* _Task objective_
From the first line below to the last, reproduce the material exactly and leave out the images.

* _Dataset section_
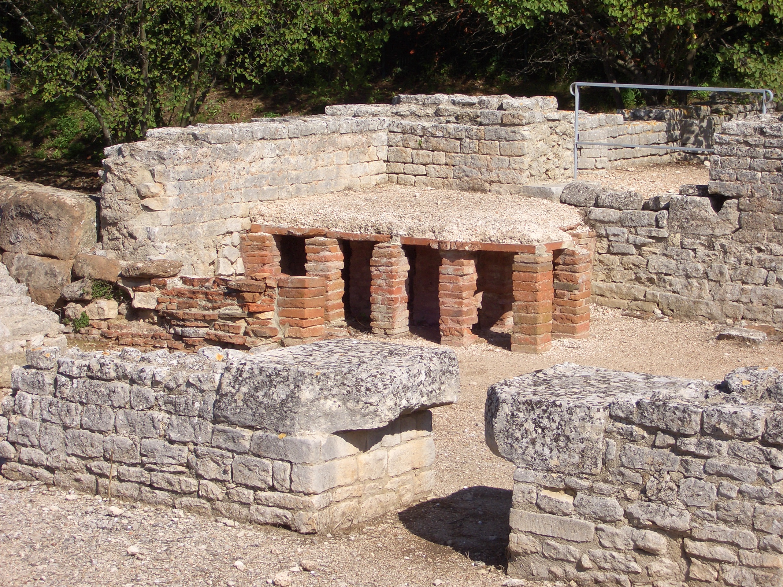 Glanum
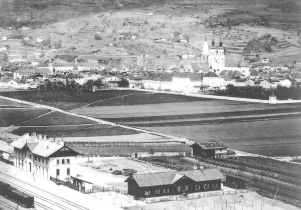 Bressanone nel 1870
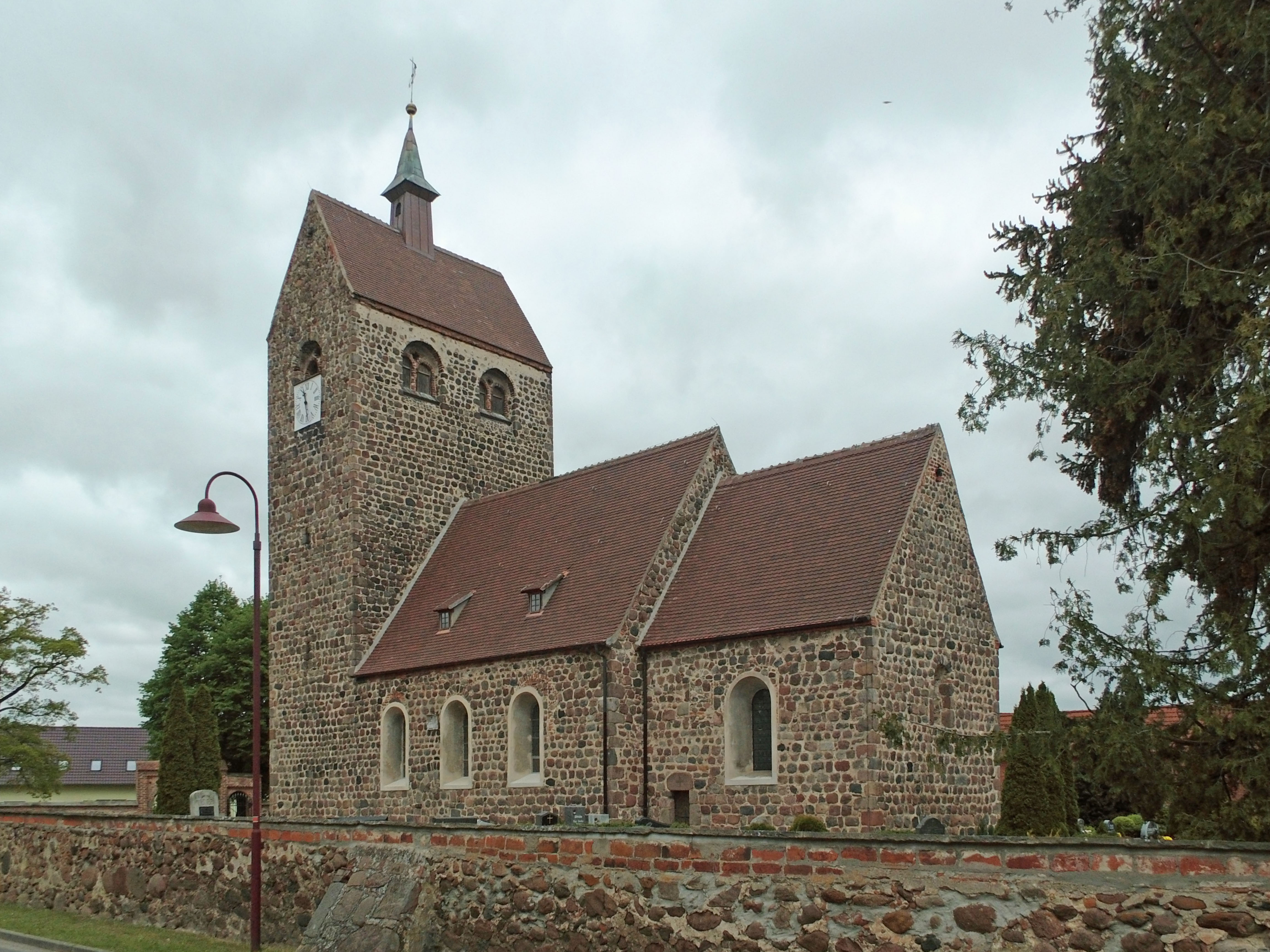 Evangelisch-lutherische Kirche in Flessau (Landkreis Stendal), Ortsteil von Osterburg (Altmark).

* _Answer to this exercise_
 Glanum
 Bressanone nel 1870
 Evangelisch-lutherische Kirche in Flessau (Landkreis Stendal), Ortsteil von Osterburg (Altmark).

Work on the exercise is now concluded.